McCulloch P G, Blamey S L, Finlay I G, Baird A, Sleigh D, Gardner E, McArdle C S
Surg Gynecol Obstet. 1986 Jun;162(6):521-4.
Bacteriologic evidence suggests that Latamoxef (moxalactam) is effective against colonic bacteria which cause infection during colonic and rectal operations. In a prospective comparative study, 86 patients undergoing colorectal operations were randomized to receive intravenously 24 hour antibiotic cover with either gentamicin and metronidazole or moxalactam. Six patients (13 per cent) in the gentamicin and metronidazole group and five (12 per cent) in the moxalactam group had wound sepsis develop.
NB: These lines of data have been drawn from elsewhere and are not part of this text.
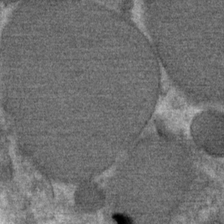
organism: Mouse
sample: Mouse Salivary gland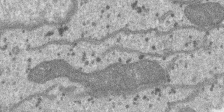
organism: Human
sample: Lung epithelial cells infected with SARS-CoV-2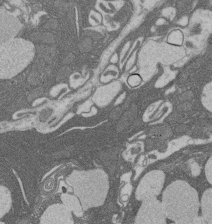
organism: Rat
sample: Salivary granule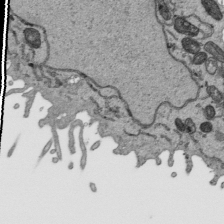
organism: Human
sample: Mitochondria in HCT116 cells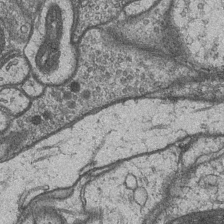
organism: Drosophila
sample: Optic medulla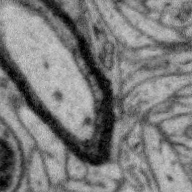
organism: Zebra finch
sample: Brain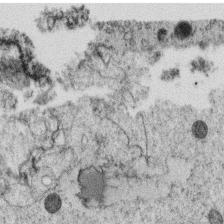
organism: C. elegans
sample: C. elegans oocyte; sperm cells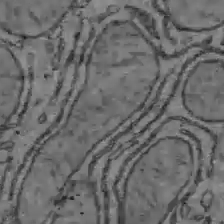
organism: C57BL Mouse
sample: Liver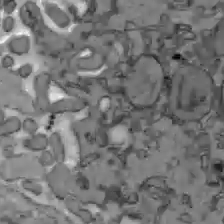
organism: C57BL Mouse
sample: Liver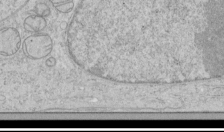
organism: Human
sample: Mitochondria in HCT116 cells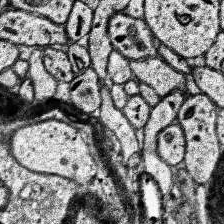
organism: Human
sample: Temporal Lobe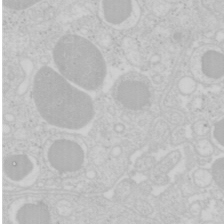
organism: Mouse
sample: Pancreas

Perineal wound sepsis (31 per cent) was significantly more common than abdominal wound sepsis (7 per cent). No complications were noted from the use of moxalactam. No clinical evidence of abnormal bleeding was seen and the results of studies on coagulation and platelet function postoperatively were normal. The results suggest that moxalactam provides effective, safe prophylaxis comparable with established antibiotic combinations in patients undergoing colorectal operations.
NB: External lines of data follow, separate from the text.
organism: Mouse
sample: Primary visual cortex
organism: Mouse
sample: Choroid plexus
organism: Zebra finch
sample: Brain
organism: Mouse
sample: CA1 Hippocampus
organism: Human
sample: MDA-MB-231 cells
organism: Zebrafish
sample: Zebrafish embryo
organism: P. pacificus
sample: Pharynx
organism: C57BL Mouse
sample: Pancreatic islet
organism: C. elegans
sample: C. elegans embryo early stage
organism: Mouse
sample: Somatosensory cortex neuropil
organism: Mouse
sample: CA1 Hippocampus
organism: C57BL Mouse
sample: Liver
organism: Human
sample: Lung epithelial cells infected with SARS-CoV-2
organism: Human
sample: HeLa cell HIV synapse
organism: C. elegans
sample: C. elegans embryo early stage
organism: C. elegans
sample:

细菌学证据表明,拉氧头孢(羟羧氧酰胺菌素)对在结肠和直肠手术期间引起感染的结肠细菌有效。在一项前瞻性对照研究中,86例接受结直肠手术的患者被随机分为两组,分别静脉注射庆大霉素和甲硝唑或拉氧头孢进行24小时抗生素覆盖。庆大霉素和甲硝唑组有6例患者(13%)发生伤口感染,拉氧头孢组有5例患者(12%)发生伤口感染。会阴部伤口感染(31%)比腹部伤口感染(7%)明显更常见。使用拉氧头孢未发现并发症。未观察到异常出血的临床证据,术后凝血和血小板功能研究结果正常。结果表明,在接受结直肠手术的患者中,拉氧头孢提供了与既定抗生素组合相当的有效、安全的预防措施。